Luckily, we found a solution: using the callback function which is supported by SQLite. We create a callback function to check if a game ID is in the result set. The result set we have from querying the table HashPositions as above.
Code: Select all
SELECT * FROM Games WHERE inResultSet(GameID)
Code: Select all
SELECT g.ID, g.Round, Date, w.Name White, WhiteElo, b.Name Black, BlackElo, Result, Timer, ECO, PlyCount, FEN, Moves
FROM Games g
INNER JOIN Players w ON WhiteID = w.ID
INNER JOIN Players b ON BlackID = b.ID
WHERE inResultSet(g.ID)
Code: Select all
ply: 1, #total queries: 1000, elapsed: 2762002 ms, 46:02, time per query: 2762 ms, total results: 1138013701, results/query: 1138013
ply: 2, #total queries: 1000, elapsed: 1919293 ms, 31:59, time per query: 1919 ms, total results: 359609242, results/query: 359609
ply: 3, #total queries: 1000, elapsed: 1584611 ms, 26:24, time per query: 1584 ms, total results: 199681101, results/query: 199681
ply: 4, #total queries: 1000, elapsed: 1256597 ms, 20:56, time per query: 1256 ms, total results: 37937493, results/query: 37937
ply: 5, #total queries: 1000, elapsed: 1116575 ms, 18:36, time per query: 1116 ms, total results: 5548104, results/query: 5548
ply: 6, #total queries: 1000, elapsed: 1109502 ms, 18:29, time per query: 1109 ms, total results: 6513526, results/query: 6513
ply: 7, #total queries: 1000, elapsed: 1084842 ms, 18:04, time per query: 1084 ms, total results: 2447268, results/query: 2447
ply: 8, #total queries: 1000, elapsed: 1062462 ms, 17:42, time per query: 1062 ms, total results: 5304993, results/query: 5304
ply: 9, #total queries: 1000, elapsed: 2849016 ms, 47:29, time per query: 2849 ms, total results: 2521642, results/query: 2521
ply: 10, #total queries: 1000, elapsed: 1749207 ms, 29:09, time per query: 1749 ms, total results: 1994074, results/query: 1994
ply: 11, #total queries: 1000, elapsed: 1590678 ms, 26:30, time per query: 1590 ms, total results: 429535, results/query: 429
ply: 12, #total queries: 1000, elapsed: 1615125 ms, 26:55, time per query: 1615 ms, total results: 298440, results/query: 298
ply: 13, #total queries: 1000, elapsed: 2203547 ms, 36:43, time per query: 2203 ms, total results: 235978, results/query: 235
ply: 14, #total queries: 1000, elapsed: 1710170 ms, 28:30, time per query: 1710 ms, total results: 153136, results/query: 153
ply: 15, #total queries: 1000, elapsed: 2267163 ms, 37:47, time per query: 2267 ms, total results: 10639, results/query: 10
ply: 16, #total queries: 1000, elapsed: 2313609 ms, 38:33, time per query: 2313 ms, total results: 34300, results/query: 34
ply: 17, #total queries: 1000, elapsed: 3275912 ms, 54:35, time per query: 3275 ms, total results: 11582, results/query: 11
ply: 18, #total queries: 1000, elapsed: 2913447 ms, 48:33, time per query: 2913 ms, total results: 9781, results/query: 9
Compared with results from 3rd Attempt
- The database size of 6.95 GB is significantly smaller than the size 8.87 GB (without index) or half of 13.74 GB (with index)
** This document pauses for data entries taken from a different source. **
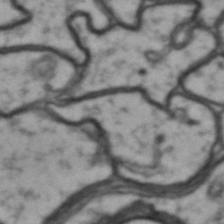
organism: Drosophila
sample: Brain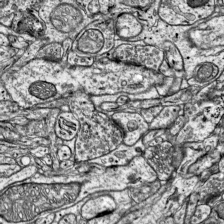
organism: Mouse
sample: Visual Cortex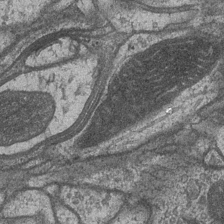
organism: Drosophila
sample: Optic medulla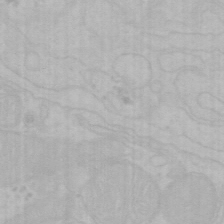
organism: Mouse
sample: Choroid plexus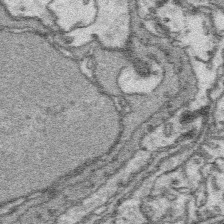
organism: Platynereis dumerilii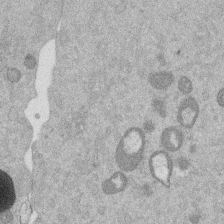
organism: Mouse
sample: Dividing mouse embryo 1 cell stage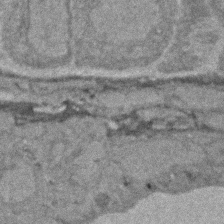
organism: Zebrafish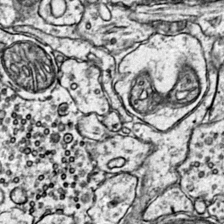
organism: Mouse
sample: Primary visual cortex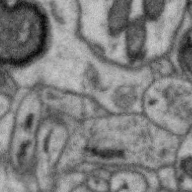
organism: Zebra finch
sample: Brain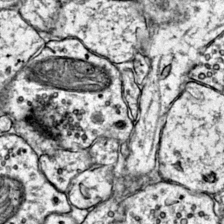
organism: Mouse
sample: Primary visual cortex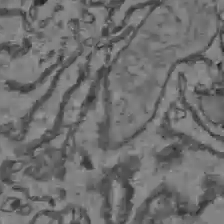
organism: C57BL Mouse
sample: Liver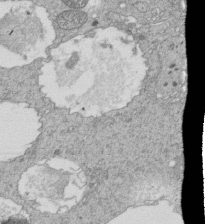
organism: Tetrahymena
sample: Cilia in tetrahymena

- Building speed is slower (25 minutes vs 15 minutes) but the same if we count 10 minutes of creating indexes for the previous one
- The search speed is much faster, in worst cases, that is 3 seconds vs 3.7 minutes (no index) or 156 seconds (with indexes) - 50 times faster
3. Quick conclusions for this attempt
- It was one of the hardest attempts with multi try-error and took a lot of time to find some reasonable solutions
- It works at the end with a significantly smaller size and much faster searching
- There are some issues:
+ memory pressure when building. Look like the data is reached the boundary of resources. We may have problems when working with larger databases, say, 7 million games. That may cause the app to crash or slow down significantly. Thus we may need to create some special classes, do almost ourselves instead of using the standard library for collections (std::vector, std::map…), just for managing everything, reduce data size, swap to hard disks if needed…
+ if a hash key has multi games, those Game IDs are stored in the blob as an array of integers. In that case, it is not easy to use normal SQL browsers/tools to query all at once. We may need our code/app to create a callback function.
4. Source code
It has been pushed already with a new branch “searchwithhashkeysblob”.